Abstract. The purpose of the present study was to compare the in vitro release and to find out whether the bioavailability of a 75 mg indomethacin capsule (Microcid SR) was equivalent to optimized formulation (indomethacin-loaded cetyl alcohol microspheres). Indomethacin-loaded cetyl alcohol microspheres were prepared by meltable emulsified cooling-induced technique. Surface morphology of microspheres has been evaluated using scanning electron microscopy. A single dose, randomized, complete cross over study of IM microspheres was carried out on 10 healthy male and female Albino sheep's under fasting conditions. The plasma was separated and the concentrations of the drug were determined by HPLC-UV method. Plasma indomethacin concentrations and other pharmacokinetic parameters obtained were statistically analyzed. The SEM images revealed the spherical shape of fat microspheres, and more than 98.0% of the isolated microspheres were in the size range 12-32 μm. DSC, FTIR spectroscopy and stability studies indicated that the drug after encapsulation with fat microspheres was stable and compatible. Both formulations were found to be bioequivalent as evidenced by in vivo studies. Based on this study, it can be concluded that cetyl alcohol microspheres and Microcid SR capsule are bioequivalent in terms of the rate and extent of absorption.

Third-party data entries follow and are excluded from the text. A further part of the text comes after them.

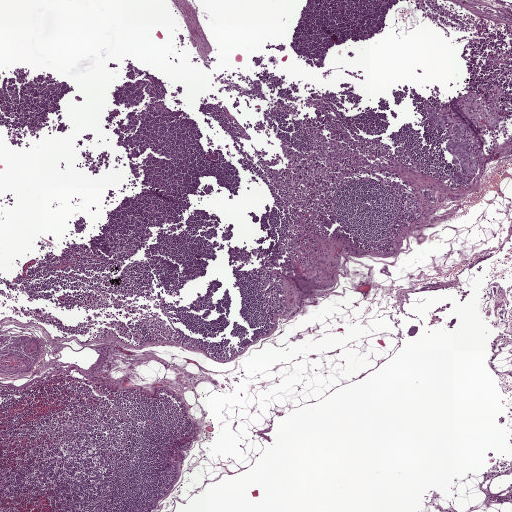
A 2.0-mm field of an H&E-stained sentinel lymph node from a breast-cancer patient (whole-slide image), shown at about 2.5×, about 3.9 µm per pixel.
Outlines of three tumour regions, largest first (closed clockwise paths, crop pixels): region 1: (489, 82), (496, 83), (505, 92), (506, 98), (500, 127), (495, 130), (487, 128), (480, 168), (474, 179), (469, 180), (462, 174), (459, 166), (453, 165), (449, 153), (444, 151), (445, 129), (428, 124), (423, 106), (427, 98), (434, 107), (439, 102); region 2: (484, 7), (493, 8), (497, 11), (493, 14), (482, 12); region 3: (75, 423), (81, 425), (82, 428), (81, 430), (77, 427), (72, 426), (70, 429), (65, 430), (62, 429), (64, 426), (67, 425), (70, 424).
Six more small tumour pieces are annotated here but not outlined.
Under 5% of this field is tumour.
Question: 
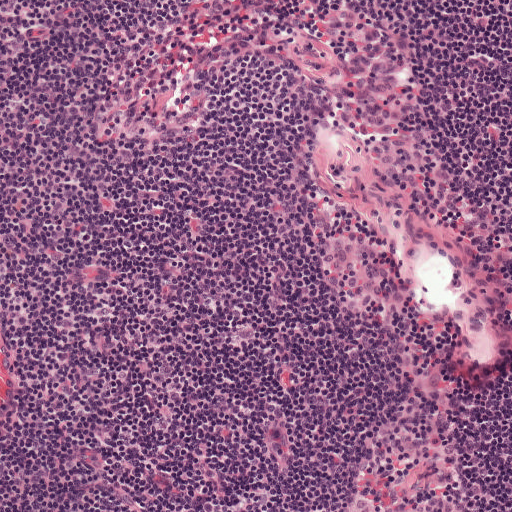
At roughly what magnification is this field shown?

Choices:
 (A) about 40×
 (B) about 2.5×
 (C) about 20×
 (D) about 5×
 (E) about 10×

Answer: (E) about 10×
This is a crop of a whole-slide image: an H&E-stained breast-cancer sentinel lymph node section at roughly 10× magnification (about 0.97 µm per pixel; the crop spans about 0.5 mm).
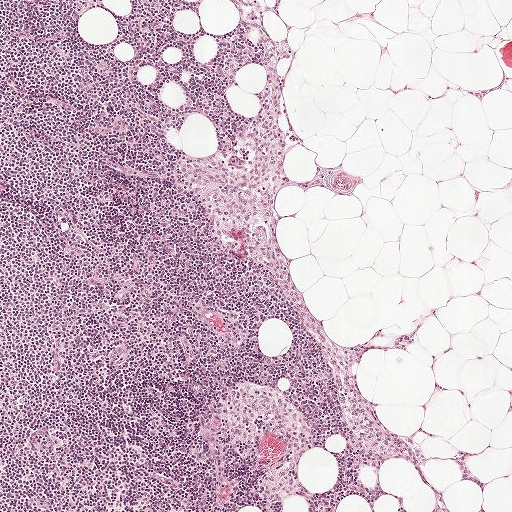
H&E-stained section of a sentinel lymph node (breast cancer), from a whole-slide image, viewed at about 5×: the field is about 1 mm across, about 1.9 µm per pixel.
Question: Does this lymph node field contain metastatic tumour?
Answer: No: no metastatic tumour is outlined anywhere in this field.

(3) Bi L, Wehrung D, Oyewumi MO. Contributory roles of innate properties of cetyl alcohol/gelucire nanoparticles to antioxidant and anti-inflammation activities of quercetin.  Drug Deliv Transl Res. 2013 Aug;3(4):318-29. doi: 10.1007/s13346-013-0130-6.

Abstract. The protective effects of synthetic lung surfactant Exosurf® (containing cetyl alcohol) against endotoxin-induced inflammation have been demonstrated in the literature. Thus, it is envisioned that nanoparticles loaded with quercetin (Q-NPs) prepared with binary mixtures of cetyl alcohol (CA) and Gelucire 44/14® (gelucire) as matrix materials will be capable of overcoming some of the protracted challenges confronting clinical application of quercetin and possess innate protective activity against inflammatory responses, which could be synergistic with quercetin. The NPs were stable in simulated biological media while retaining their particle size and spherical morphology. Further analysis by gel permeation chromatography, spectroscopic analysis (ultraviolet-visible, fluorescence, and Fourier transform infrared spectroscopy) indicated entrapment of quercetin in NPs. Q-NPs effectively enhanced xanthine oxidase inhibitory and free radical scavenging effect of quercetin. Furthermore, Q-NPs showed marked reduction (compared to quercetin alone) in production of nitric oxide and cytokine (interleukin-6 and tumor necrosis factor alpha) from lipopolysaccharide-activated macrophages. Superiority of Q-NPs over quercetin alone was confirmed from in vivo anti-inflammatory efficacy studies in BALB/c mice. Data from additional studies with blank NPs (without quercetin) showed that the NPs reported herein most likely possessed intrinsic protective properties against LPS-induced inflammation. Although further mechanistic studies are warranted, the overall work depicted a novel approach of possible exploiting innate protective properties of NPs in quercetin delivery for treating oxidative stress and inflammation.